• [Data segment]:
::::::::::
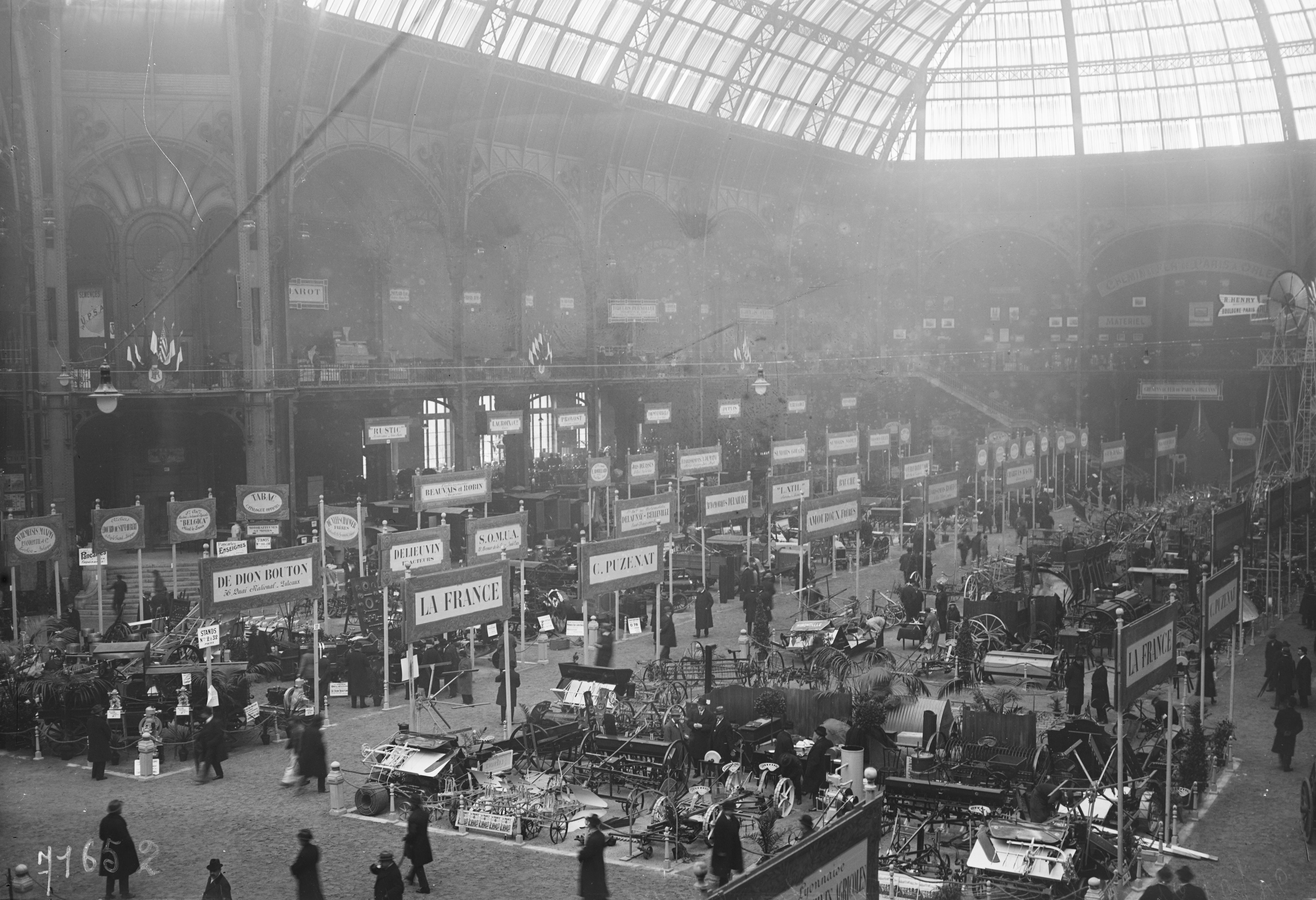 Salon de la machine agricole au Grand-Palais à Paris, photo de l'agence Rol en 1922
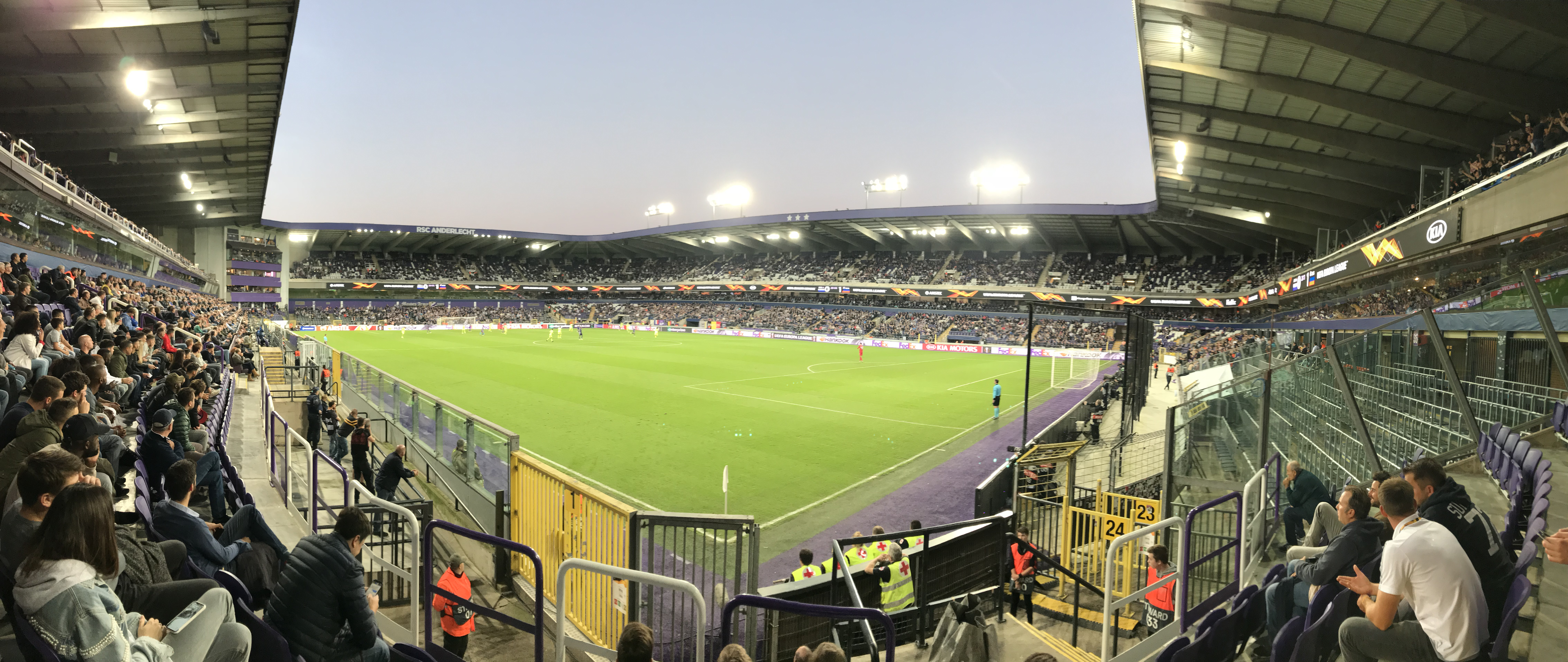 Constant Vanden Stockstadion, Europa League: Anderlecht - Dynamo Zagreb (0-2) 4/10/2018
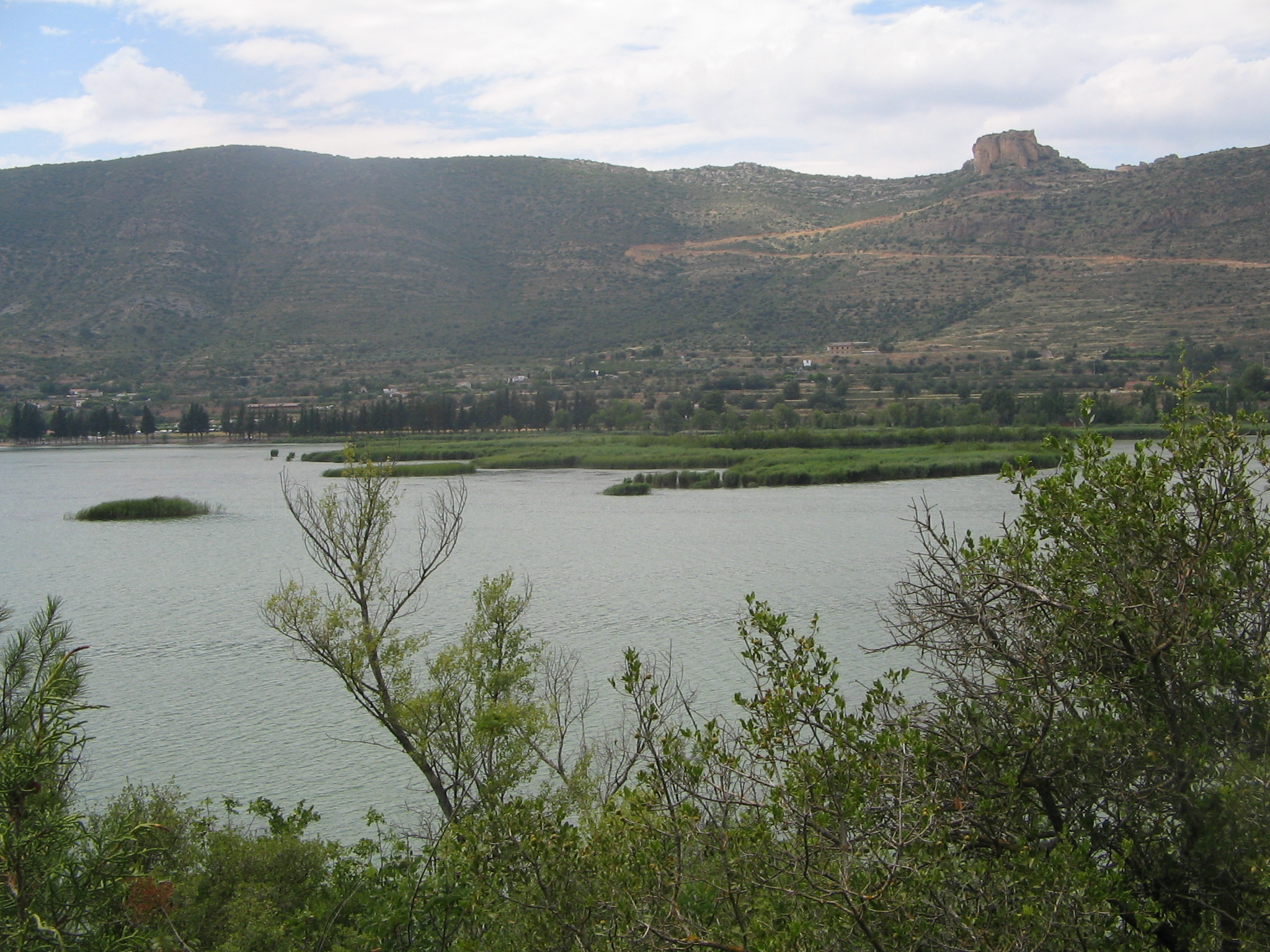 Laguna de Sant Llorenç de Montgai
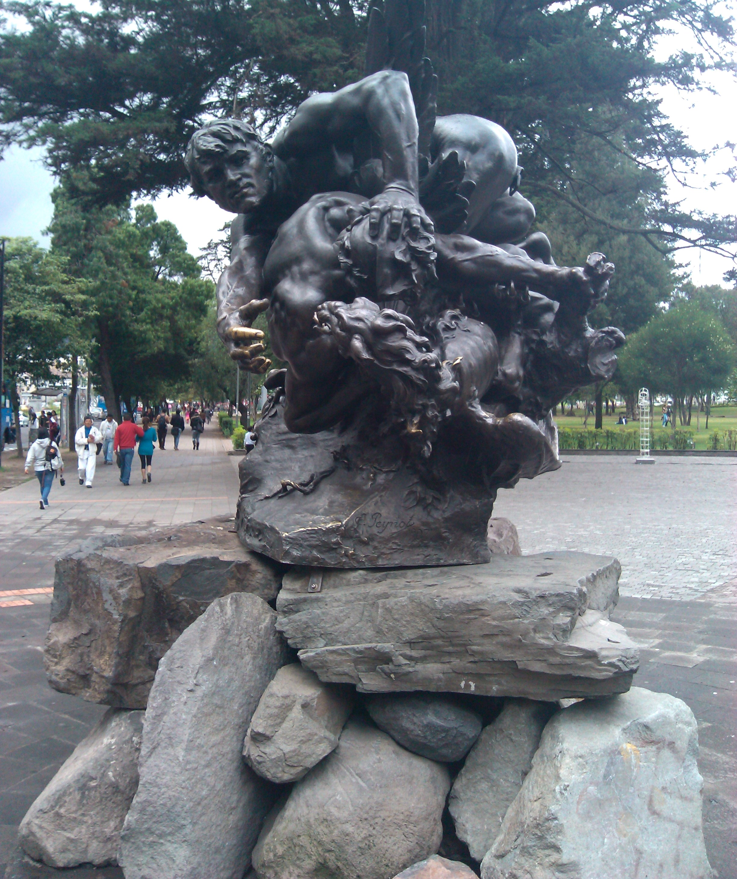 Escultura de La Lucha Eterna, del escultor francés Emile Peynot. Comisionada y obsequiada a la ciudad de Quito por la comunidad de ecuatorianos residentes en Francia, para conmemorar el centenario de la Batalla de Pichincha en 1922. Actualmente ubicada en el parque El Ejido, en el remate de la avenida Amazonas con Patria.
::::::::::
• [Aim of the exercise]: First drop every picture, then print the data above exactly as it stands.

• [Reply]:
 Salon de la machine agricole au Grand-Palais à Paris, photo de l'agence Rol en 1922
 Constant Vanden Stockstadion, Europa League: Anderlecht - Dynamo Zagreb (0-2) 4/10/2018
 Laguna de Sant Llorenç de Montgai
 Escultura de La Lucha Eterna, del escultor francés Emile Peynot. Comisionada y obsequiada a la ciudad de Quito por la comunidad de ecuatorianos residentes en Francia, para conmemorar el centenario de la Batalla de Pichincha en 1922. Actualmente ubicada en el parque El Ejido, en el remate de la avenida Amazonas con Patria.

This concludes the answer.